By the time she returned to the manor, the sky was shifting from black to deep indigo. Birds had begun to stir, and a few lights glowed faintly in the lower halls.
She crept back into her room just as the bell in the east tower chimed for the hour before dawn.
She didn't sleep.
She just sat by the window, staring out into the gray light, her fingers tracing patterns in the frost on the glass.
Her mother had once told her stories of women in their family who heard whispers in the wind, who could feel storms before they came. She'd laughed them off as fairy tales.
But now… Elara knew better.
The Solari Gift was real.
And it had chosen her.
Later that morning, she moved through the halls like nothing had changed. But everything had.
When Kaelin found her in the music room, Elara was plucking at the old harp without thinking. Her fingers moved slowly, but her mind was far away.
Kaelin sat beside her. "You disappeared last night."
Elara didn't look up. "I needed air."
Kaelin watched her. "You've been… different since I arrived."
Elara gave a small smile, never breaking rhythm. "And you've been exactly the same."
That made Kaelin pause. For the briefest second, her smile dropped.
Then she stood. "I'll be in the garden if you change your mind."
She left without waiting for an answer.
Elara waited until the door closed before stopping her hands.
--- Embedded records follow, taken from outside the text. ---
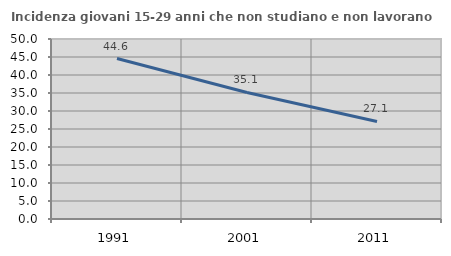
| Category | Incidenza giovani 15-29 anni che non studiano e non lavorano  |
|---|---|
| 1991.0 | 44.567 |
| 2001.0 | 35.14 |
| 2011.0 | 27.096 |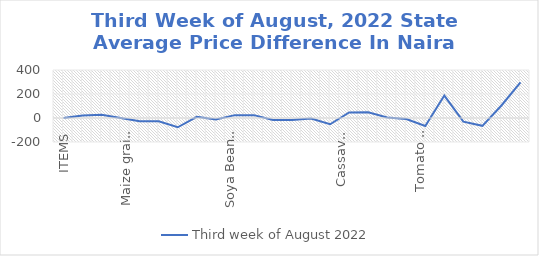
| Category | Third week of August 2022 |
|---|---|
| ITEMS | 0 |
| Rice, Imported, High Quality Sold loose  (1 mudu) | 21.739 |
| Rice, Agric Sold Loose(Low quality) imported  (1 mudu) | 26.087 |
| Rice Local, Sold Loose   (1 mudu) | 0 |
| Maize grain, white sold loose   (1 mudu) | -26.304 |
| Maize grain, yellow sold loose   (1 mudu) | -27.174 |
| Sorghum (Guinea Corn) white or brown, sold loose   (1 mudu) | -77.391 |
| millet (jero or maiwa) sold loose   (1 mudu) | 9.565 |
| Beans: white black eye. Sold loose   (1 mudu) | -13.043 |
| Beans Brown, sold loose  (1 mudu) | 23.913 |
| Soya Beans, sold loose    (1 mudu) | 23.913 |
| Gari White, sold loose  (1 mudu) | -17.391 |
| Gari Yellow, sold loose   (1 mudu) | -17.391 |
| Palm oil (1 schnap bottle) | -5.217 |
| Yam tuber (1 Medium Size) | -52.174 |
| Cassava tuber | 46.522 |
| Irish potato  (4 Litre rubber) | 47.826 |
| Sweet potato  (5 Medium Size) | 4.348 |
| Local live chicken  | -8.696 |
| Groundnut - shelled (fresh) | -66.304 |
| Tomato fresh   (4 Litre rubber) | 186.957 |
| Okro fresh     (1 mudu) | -30.435 |
| Okro dried    (1 mudu) | -65.217 |
| Onion   (4 Litre rubber) | 104.348 |
| Pepper fresh   (4 Litre rubber) | 297.826 |

She stood slowly, crossing to the mirror by the wall. Her reflection stared back, but it felt like looking at someone else.
There was something in her eyes now.
A depth. A fire.
The shimmer had changed her.
And she didn't know what came next.
But she intended to find out.
That night, as the manor slept, Elara pulled out the old journal she'd hidden beneath her bed. She flipped past the childish drawings, past the silly love poems and dreams of court dances until she found a blank page.
She dipped her quill into ink and began to write.
What I saw in the forest:
A shimmer of light.
A voice that spoke without sound.
A memory that wasn't mine.
A magic that feels like it's been waiting.
She paused, tapping the quill against the paper.
What it means:
I don't know yet.
But it's real.
And I think… it's only the beginning.
She signed the page with a small mark a crescent moon.
Her family's symbol.
Her legacy.
Her burden.
She closed the book and slid it back under the bed.
Tomorrow, she would start looking for answers.
But tonight, for the first time in years, she didn't feel lost.
She felt chosen.
And whoever had set fire to her past… had no idea that she now held the spark.